"""

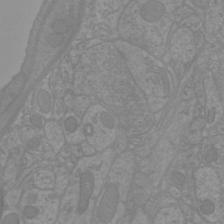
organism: Mouse
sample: Cortical neurons
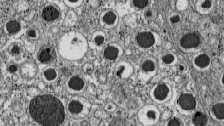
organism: C57BL Mouse
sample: Pancreatic islet
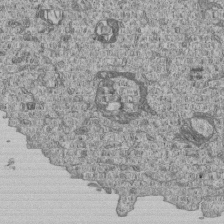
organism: Human
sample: MDA-MB-231 cells
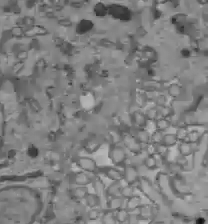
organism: C57BL Mouse
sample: Liver
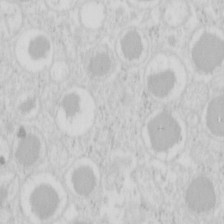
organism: Mouse
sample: Pancreas
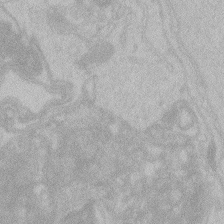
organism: Zebrafish
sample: Macrophage infected with Toxoplasma gondii
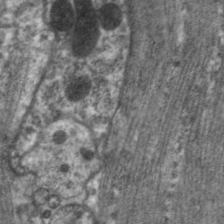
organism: C. elegans
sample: Pharynx
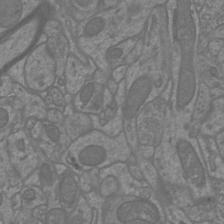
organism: Mouse
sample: Cortical neurons

"""

**How to complete this task:** Reproduce exactly, and only, the lines from the one holding "sample: Liver" through the final line of the entries. Do not include the pictures.

**Expected answer:**
sample: Liver
organism: Mouse
sample: Pancreas
organism: Zebrafish
sample: Macrophage infected with Toxoplasma gondii
organism: C. elegans
sample: Pharynx
organism: Mouse
sample: Cortical neurons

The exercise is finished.